Lastly, this week we learn that exclusion is its own self-fulfilling prophecy. To hope for a world where certain ones are no longer there is to create a world where you yourself are no longer welcome. You get the world you always wanted. The only catch is that you’ll be the only one alone, in the “outer darkness,” in a world where exclusion is excluded. Exclusion won’t be included in a world that is characterized by inclusion, distributive justice, and peace.

Does inclusion still provoke anger? You bet. Over the last five years, Renewed Heart Ministries has become a more open, welcoming, affirming, and inclusive ministry, including for those who identify as LGBTQ. And do I have stories to tell. The common thread through all of them is anger from those who are upset that we’ve moved this direction.

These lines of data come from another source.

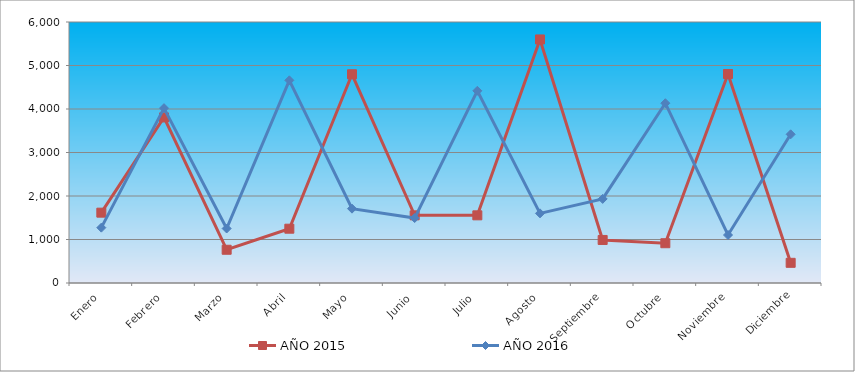
| Category | AÑO 2015 | AÑO 2016 |
|---|---|---|
| Enero | 1616.882 | 1272.359 |
| Febrero | 3806.25 | 4019.476 |
| Marzo | 764.096 | 1252.744 |
| Abril | 1248.479 | 4658.965 |
| Mayo | 4798.208 | 1709.041 |
| Junio | 1555.482 | 1493.337 |
| Julio | 1555.482 | 4418.226 |
| Agosto | 5599.111 | 1601.189 |
| Septiembre | 989.232 | 1933.041 |
| Octubre | 914.187 | 4133.188 |
| Noviembre | 4805.211 | 1103.41 |
| Diciembre | 463.916 | 3418.082 |

While I’m saddened by the loss of those who have rejected and now exclude RHM and me, I do take a small portion of comfort in the fact that at least we are in the right story. Solidarity breeds crosses. But the story of Jesus tells me that crosses can also be followed by resurrections.

When you practice inclusion of those whom others have inaccurately deemed as deserving exclusion, will some people get upset and angry with you? 

Absolutely. But be of courage. You’re not alone. This is a universal story to which your life is becoming more aligned. 

About Herb Montgomery
Herb Montgomery, director of Renewed Heart Ministries, is an author and adult religious re-educator helping Christians explore the intersection of their faith with love, compassion, action and societal justice. You can read more about the author here.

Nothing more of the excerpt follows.